→ **PROBLEM REQUIREMENTS**: Copy without pictures. Please restate each line of the listing exactly.

→ **DATASET**:
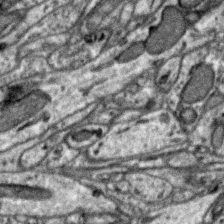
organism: Zebra finch
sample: Brain
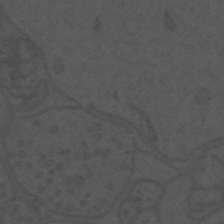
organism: Mouse
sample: Suprachiasmatic nucleus
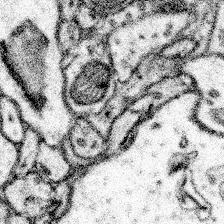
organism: Mouse
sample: Somatosensory cortex neuropil
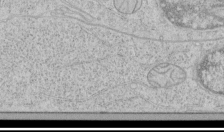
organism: Human
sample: Mitochondria in HCT116 cells
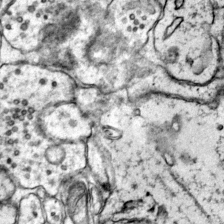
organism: Mouse
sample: Primary visual cortex
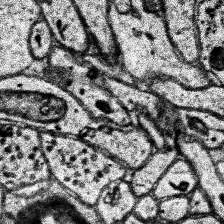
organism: Human
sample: Temporal Lobe
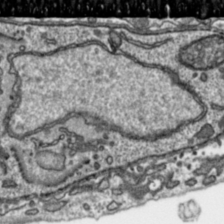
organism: Toxoplasma gondii
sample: Parasites in a vacuole inside a host cell
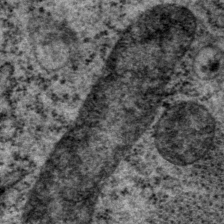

→ **SOLUTION TO THIS PROBLEM**:
organism: Zebra finch
sample: Brain
organism: Mouse
sample: Suprachiasmatic nucleus
organism: Mouse
sample: Somatosensory cortex neuropil
organism: Human
sample: Mitochondria in HCT116 cells
organism: Mouse
sample: Primary visual cortex
organism: Human
sample: Temporal Lobe
organism: Toxoplasma gondii
sample: Parasites in a vacuole inside a host cell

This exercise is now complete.